Grazie a una cura particolare per i dettagli, a “pause narrative” nelle quali il colonnello Luigi Mari e il suo assistente, il tenente Vinicio Barbetti, fanno il punto della situazione e di quanto scoperto, alle analisi e ai racconti storico-letterari del colonnello o dei suoi intervistati, l’autore riesce a rendere famigliare per il lettore l’intera vicenda, pur nella sua complessità, i tanti personaggi e anche l’ambiente.

Nei ringraziamenti Iannarone sottolinea come lo abbia aiutato la grande passione per la musica e questo sarà certamente vero. Ma deve essergli occorso uno studio profondo e articolato per ricostruire nel suo libro ambienti e accadimenti cui è impossibile abbia presenziato. Ciò che i suoi occhi non hanno visto direttamente, la sua mente ha fatto propri grazie a un minuzioso processo di immedesimazione che poi deve aver trasferito al protagonista, Luigi Mari.

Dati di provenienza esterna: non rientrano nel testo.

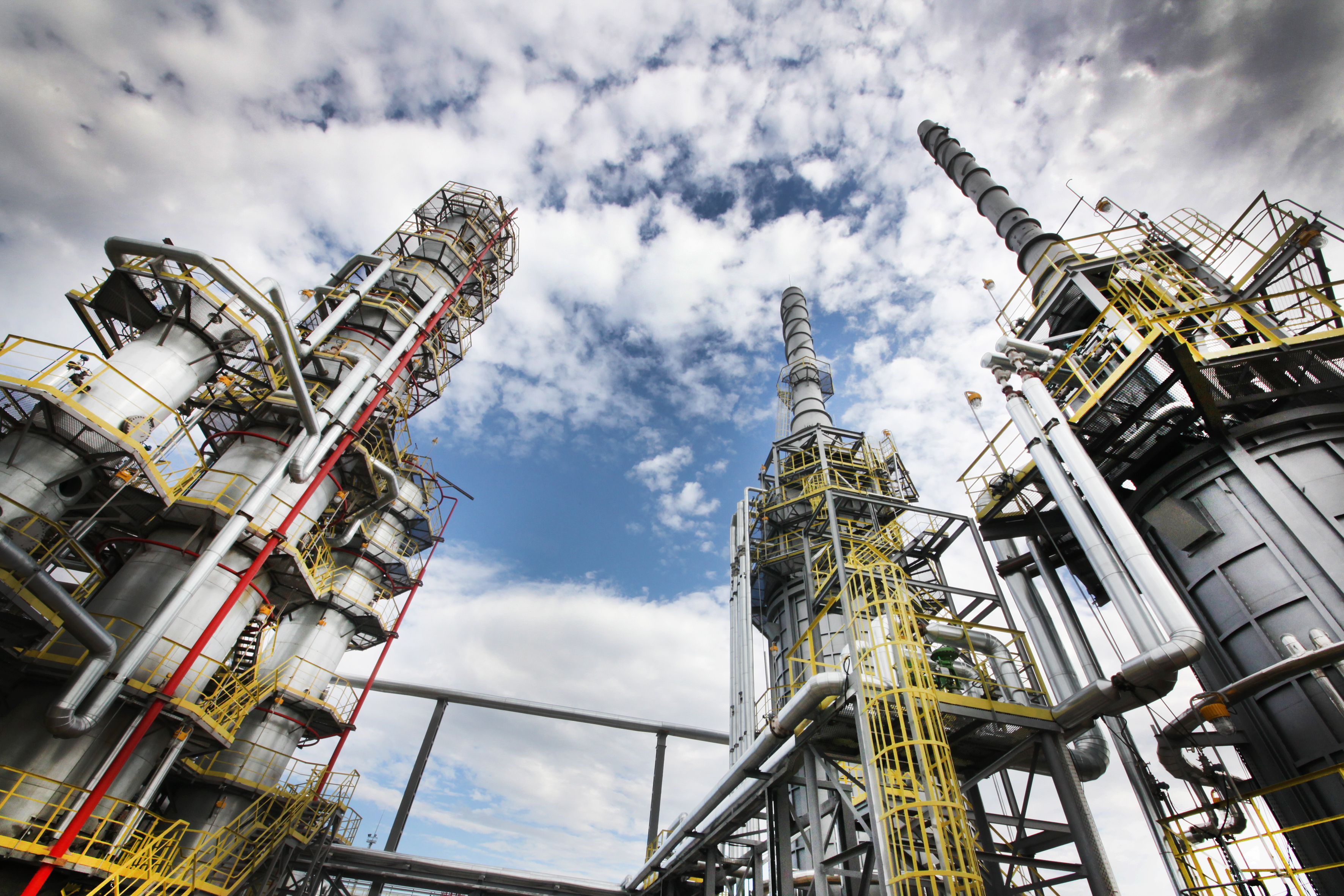 Установка первичной переработки нефти АТ-5 на Ильском НПЗ

La storia raccontata ne Il complotto Toscanini è un’indagine investigativa indiretta, ovvero condotta da persone diverse dagli inquirenti incaricati ufficialmente, e posticipata nel tempo. Molti anni dopo l’omicidio. Il punto di partenza è una verifica su una celebrità, il maestro Toscanini, al fine di meglio valutare la sua candidatura a senatore a vita.
Nonostante questo, nulla manca al libro rispetto un più classico poliziesco. Piuttosto molto altro si ritrova nel testo di Iannarone.

Informazioni storiche, artistiche, letterarie che arricchiscono la narrazione senza appesantirla e, al contempo, dilatano il lavoro di indagine. Del tutto compatibile con il carattere peculiare dell’investigazione, non ufficiale appunto e non finalizzata a scovare il colpevole e assicurarlo alla giustizia.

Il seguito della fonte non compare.